Multiple features within the pattern of amino acid replacement were apparent. First, the sites accepting amino acid replacements in the branches with low KA/KS values (as represented by branch 2 in Figure 5) were typically scattered without any obvious pattern over the surface of the protein. This is expected for neutral drift, although an adaptive role for these replacements is not excluded by this analysis.
In contrast, the distribution of sites accepting amino acid replacements during the episode of rapid sequence evolution of branch 1 (as indicated by a relatively high KA/KS value) involving pig paralogs was not random over the protein surface. Rather, the sites are clustered near the substrate binding pocket, and in a region of the surface believed to contact the co-reductant protein, as identified by mutagenesis experiments in the homolog [46,47].
The clustering of amino acid replacements near a substrate binding site during an episode of rapid sequence evolution suggests that the substrate specificity of the protein might be changing in correlation with a change in the detailed physiological role of the protein.
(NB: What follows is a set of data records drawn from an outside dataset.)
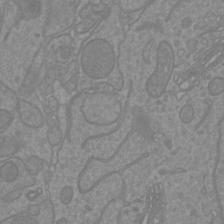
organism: Mouse
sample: Cortical neurons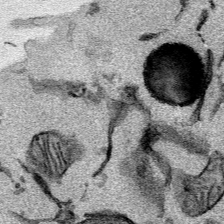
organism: Mouse
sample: Cancer cell death in ED-1 cells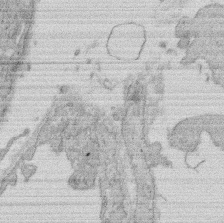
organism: Rat
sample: Salivary granule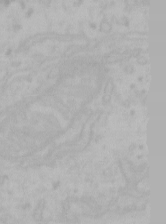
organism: Mouse
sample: Choroid plexus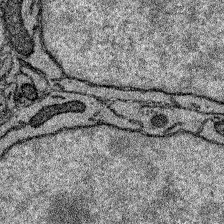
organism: Zebrafish
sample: Larval olfactory bulb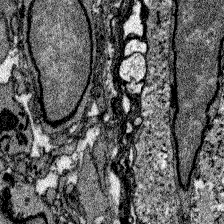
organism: Zebrafish
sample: Larval olfactory bulb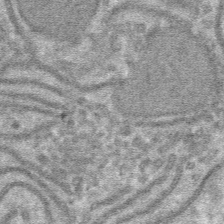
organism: Mouse
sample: Mouse hepatocytes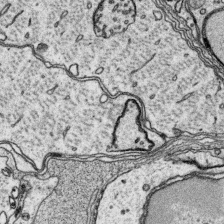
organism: Platynereis dumerilii
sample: Parapodia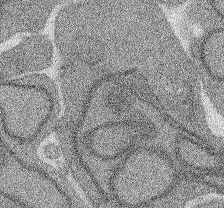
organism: Human
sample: HeLa cells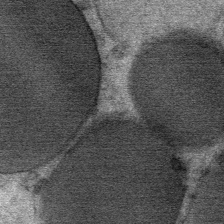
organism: Mouse
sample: Mouse Salivary gland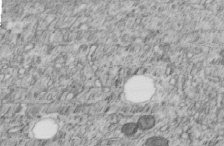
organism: C. elegans
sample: C. elegans embryo early stage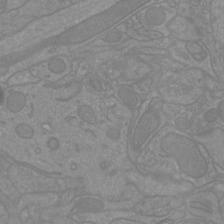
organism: Mouse
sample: Cortical neurons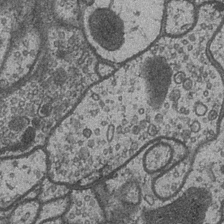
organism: Drosophila
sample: Optic medulla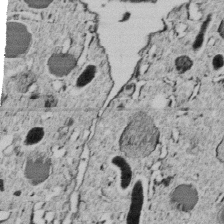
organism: C. elegans
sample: C. elegans embryo early stage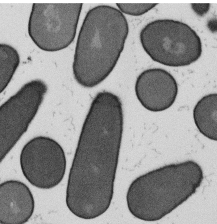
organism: B. subtilis
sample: Bacterial spore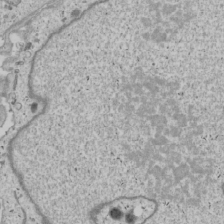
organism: Human
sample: Mitochondria in U2OS cells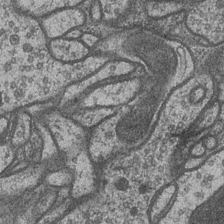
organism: Drosophila
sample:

Recent reports suggest that the substrate and product specificities of the placental and embryonic enzymes are indeed different from those of the ovarian enzyme [23,48-50]. Further, synthesis of estrogen by the ovarian enzyme is more dependent on the structure of the co-reductant than is the placental enzyme . Our in silico analyses rationalize these experimental observations from a structural perspective. The coupling of an evolutionary analysis to a crystallographic analysis suggests that the amino acid changes are functionally significant.